Ma Yu, Li Shu-Hui, Ding Xin-Xin, Wu Pei-Ling
Dept. of Stomatology, The 2nd Affiliated Hospital of Xinjiang Medical University, Urumqi 830063, China.
Hua Xi Kou Qiang Yi Xue Za Zhi. 2018 Apr 1;36(2):184-189. doi: 10.7518/hxkq.2018.02.013.
To evaluate the effects of tumor necrosis factor-α (TNF-α) on osteogenic differentiation and Notch signaling pathway of periodontal ligament stem cells (PDLSCs) and to investigate the regulatory role of Notch signaling pathway on the osteogenic differentiation of PDLSCs under the influence of TNF-α.

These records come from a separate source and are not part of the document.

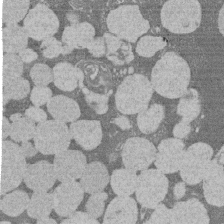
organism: Rat
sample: Salivary granule
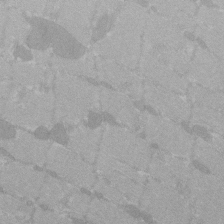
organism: C57BL Mouse
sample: Tibialis anterior muscle cell
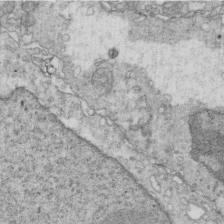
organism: Mouse
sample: Multiciliated cells
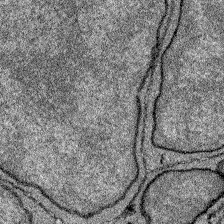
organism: Zebrafish
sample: Larval olfactory bulb
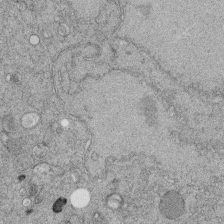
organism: C. elegans
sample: C. elegans embryo early stage
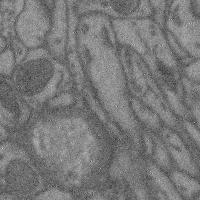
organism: Mouse
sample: Cerebral cortex
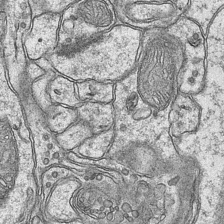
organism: Mouse
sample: CA1 Hippocampus
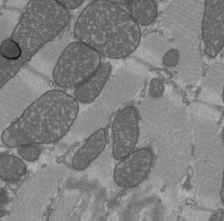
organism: C57BL Mouse
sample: Heart
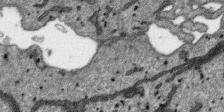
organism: Human
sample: Lung epithelial cells, uninfected (mock) control
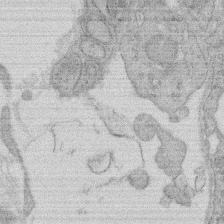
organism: Rat
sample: Salivary granule

PDLSCs were obtained through enzyme digestion and tissue block method. The expression levels of stem cell surface markers CD105, CD90, CD146, CD45, and CD31 were detected by fluorescence activated cell sorter (FACS). PDLSCs were divided into experimental (10 ng·mL⁻¹ TNF-α) and control groups (0 ng·mL⁻¹ TNF-α). The proliferation ability of PDLSCs was detected using cell counting kit-8 (CCK-8). The effect of TNF-α on the osteogenic ability of PDLSCs were tested by measuring alkaline phosphatase (ALP) activity and conducting alizarin red staining and quantitative real-time polymerase chain reaction (PCR). We tested Notch signal pathway receptors Notch1, Notch2, ligand JAG1, JGA2, and downstream gene Hes-1. Changes in DLL1 expression were detected by quantitative real-time PCR.

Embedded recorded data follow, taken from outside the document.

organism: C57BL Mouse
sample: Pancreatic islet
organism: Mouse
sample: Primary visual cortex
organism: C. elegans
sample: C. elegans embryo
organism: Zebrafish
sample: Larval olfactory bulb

FACS profiling showed that PDLSCs were strongly positive for CD105, CD90, and CD146 but negative for CD45 and CD31. CCK-8 results showed that TNF-α could promote the proliferation of PDLSCs (P<0.05). ALP activity in the experimental group was lower than that in the control group (P<0.05). Alizarin red staining showed that the experimental group had decreased mineralized nodules as compared with the control group. Quantitative real-time PCR results showed that the mRNA expression of osteogenic marker genes cementum attachment protein (CAP), osteopontin (OPN), and Runt-related transcription factor 2 (Runx2) significantly decreased in the experimental group as compared with those in the control group (P<0.05). The expression levels of Notch1, Notch2, JAG1, JGA2 and Hes-1 were significantly decreased (P<0.05), whereas those of Notch3 and DLL1 were increased in Notch signaling pathway-related molecules (P<0.05).
TNF-α can promote PDLSCs proliferation and inhibit bone differentiation and Notch signaling pathway expression, indicating that the Notch signaling pathway regulates PDLSCs osteogenic differentiation.
评估肿瘤坏死因子-α(TNF-α)对牙周膜干细胞(PDLSCs)成骨分化及Notch信号通路的影响,并探讨在TNF-α影响下Notch信号通路对PDLSCs成骨分化的调控作用。
通过酶消化法和组织块法获取PDLSCs。采用荧光激活细胞分选仪(FACS)检测干细胞表面标志物CD105、CD90、CD146、CD45和CD31的表达水平。将PDLSCs分为实验组(10 ng·mL⁻¹ TNF-α)和对照组(0 ng·mL⁻¹ TNF-α)。使用细胞计数试剂盒-8(CCK-8)检测PDLSCs的增殖能力。通过测量碱性磷酸酶(ALP)活性、进行茜素红染色和定量实时聚合酶链反应(PCR)来检测TNF-α对PDLSCs成骨能力的影响。我们检测了Notch信号通路受体Notch1、Notch2、配体JAG1、JGA2和下游基因Hes-1。通过定量实时PCR检测DLL1表达的变化。
FACS分析显示,PDLSCs对CD105、CD90和CD146呈强阳性,而对CD45和CD31呈阴性。CCK-8结果显示,TNF-α可促进PDLSCs的增殖(P<0.05)。实验组的ALP活性低于对照组(P<0.05)。茜素红染色显示,与对照组相比,实验组矿化结节减少。定量实时PCR结果显示,与对照组相比,实验组中成骨标志物基因牙骨质附着蛋白(CAP)、骨桥蛋白(OPN)和Runt相关转录因子2(Runx2)的mRNA表达显著降低(P<0.05)。Notch信号通路相关分子中,Notch1、Notch2、JAG1、JGA2和Hes-1的表达水平显著降低(P<0.05),而Notch3和DLL1的表达水平升高(P<0.05)。
TNF-α可促进PDLSCs增殖,抑制其骨分化及Notch信号通路表达,表明Notch信号通路调控PDLSCs的成骨分化。